Она явно симпатизировала ему, и он не понимал, следует ли быть благодарным ей или еще глубже осознать всю бездну собственной ничтожности.
— А теперь обо мне. Я сейчас влюблена в одного человека, — продолжила Марсия, и на этот раз ничего поддразнивающего в выражении ее лица не осталось. — Я хотела рассказать тебе о нем с самого начала, как только мы встретились, но все как-то не приходилось к слову. Он и есть тот самый человек, с которым я собираюсь провести неделю в Блэкпуле. Его зовут Ральф Ковакс. Он летчик, был стрелком на «летающей крепости», но на его счету только семнадцать боевых вылетов, потом нервы расшатались, и с тех пор он только и делает, что путешествует по госпиталям.
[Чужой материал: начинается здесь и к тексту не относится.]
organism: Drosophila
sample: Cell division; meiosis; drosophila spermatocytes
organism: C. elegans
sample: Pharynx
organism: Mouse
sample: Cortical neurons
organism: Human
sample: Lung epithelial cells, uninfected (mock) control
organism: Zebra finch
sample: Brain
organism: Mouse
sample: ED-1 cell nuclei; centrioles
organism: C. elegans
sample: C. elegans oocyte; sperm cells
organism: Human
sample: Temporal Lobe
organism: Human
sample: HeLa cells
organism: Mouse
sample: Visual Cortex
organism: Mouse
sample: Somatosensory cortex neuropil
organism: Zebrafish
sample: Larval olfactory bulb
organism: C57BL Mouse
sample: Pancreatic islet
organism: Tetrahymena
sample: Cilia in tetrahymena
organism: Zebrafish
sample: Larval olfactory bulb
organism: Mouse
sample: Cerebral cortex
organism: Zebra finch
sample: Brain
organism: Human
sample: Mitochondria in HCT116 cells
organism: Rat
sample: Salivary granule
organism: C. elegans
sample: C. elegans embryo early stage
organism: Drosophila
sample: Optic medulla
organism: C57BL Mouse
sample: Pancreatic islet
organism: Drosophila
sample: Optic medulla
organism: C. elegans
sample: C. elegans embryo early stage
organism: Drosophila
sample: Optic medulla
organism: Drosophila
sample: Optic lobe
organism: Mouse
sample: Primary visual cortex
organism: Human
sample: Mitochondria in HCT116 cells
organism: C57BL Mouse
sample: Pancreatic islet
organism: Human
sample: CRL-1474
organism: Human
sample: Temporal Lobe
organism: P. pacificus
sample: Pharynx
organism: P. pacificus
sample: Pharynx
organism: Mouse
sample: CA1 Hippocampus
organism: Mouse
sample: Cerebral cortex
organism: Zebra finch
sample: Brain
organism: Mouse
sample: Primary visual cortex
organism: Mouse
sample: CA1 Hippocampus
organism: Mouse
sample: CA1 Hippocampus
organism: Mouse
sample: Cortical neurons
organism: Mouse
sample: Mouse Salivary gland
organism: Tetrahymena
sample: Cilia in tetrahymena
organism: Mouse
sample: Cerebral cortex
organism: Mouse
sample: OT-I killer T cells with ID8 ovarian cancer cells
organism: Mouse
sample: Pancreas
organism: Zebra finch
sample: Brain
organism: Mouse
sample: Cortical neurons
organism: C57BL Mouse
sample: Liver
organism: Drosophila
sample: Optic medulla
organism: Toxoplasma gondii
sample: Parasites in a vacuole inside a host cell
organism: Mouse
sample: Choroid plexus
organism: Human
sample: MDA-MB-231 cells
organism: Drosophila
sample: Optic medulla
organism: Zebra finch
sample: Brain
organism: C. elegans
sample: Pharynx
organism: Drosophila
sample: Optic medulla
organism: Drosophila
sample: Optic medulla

Ральф тихий, немножко странный и всегда какой-то словно пристыженный, что ли. Единственное, чего он хочет в жизни, — сидеть дома в исподнем и ничего не делать, хотя на самом деле — читать потрясающие книги: он собирается стать философом, и знаешь, я, типа, пришла к мысли, что просто не могу без него жить. В следующем году я, может, и не поеду в Штаты, а отправлюсь в Гейдельберг — Ральф хочет поступать в тамошний университет, и главная загвоздка — позволит ли он мне остаться рядом с ним.